After finding out her father and his estate is in danger, Princess Emanuella saves his life by marrying Duke Cathos de Alvia, a grotesque hunchback. She actually is in love with Leonardo, his attractive younger brother. They already had an affair before the marriage, but continue secretly meeting each other. In the end, Cathos finds out about his wife's unfaithfulness and stabs both his wife and brother to death.


  • Mary Philbin as Princess Emanuella
  • Lionel Barrymore as Duke Cathos de Alvia
  • Don Alvarado as Count Leonardo de Alvia
  • Tully Marshall as Bopi
  • William Austin as Raymond of Boston
  • Eugenie Besserer as Duchess de Alvia
  • Charles Hill Mailes Duke de Granada
  • Rosemary Cooper as The Maid
  • Joyce Coad as The Little Sister
  • Production

    The film was a modernized adaption of a Francesca da Rimini opera. The settings were changed from 14th century Italy to 19th century South America. The film was directed by D. W. Griffith, whose career was in decline. He imposed a happy ending, but this idea was rejected.

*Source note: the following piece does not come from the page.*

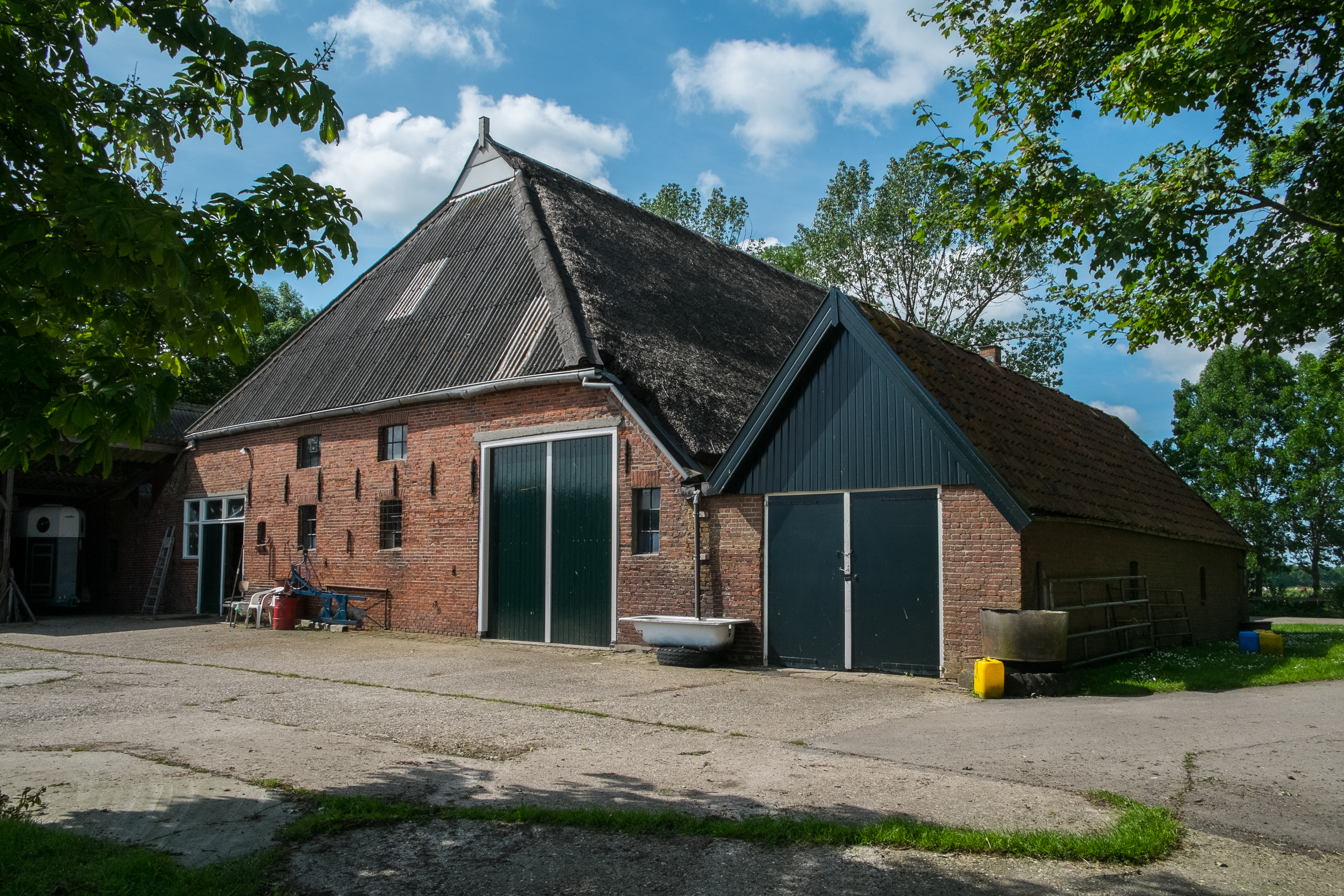 Boerderij Leegeweg 40

    The female lead went to Mary Philbin, who was on a loan from another studio, (Universal). Cinematographer Karl Struss was especially impressed with the actress and tested her two weeks for different wigs. Philbin later called working with Griffith like a 'dream come true'.


    The film was received as one of D. W. Griffith's weakest. Critics agreed that Griffith did not know how to handle the film's theme and story the way Tod Browning could have. Both the critics and the audience agreed that the poor reception was mainly due to the ending.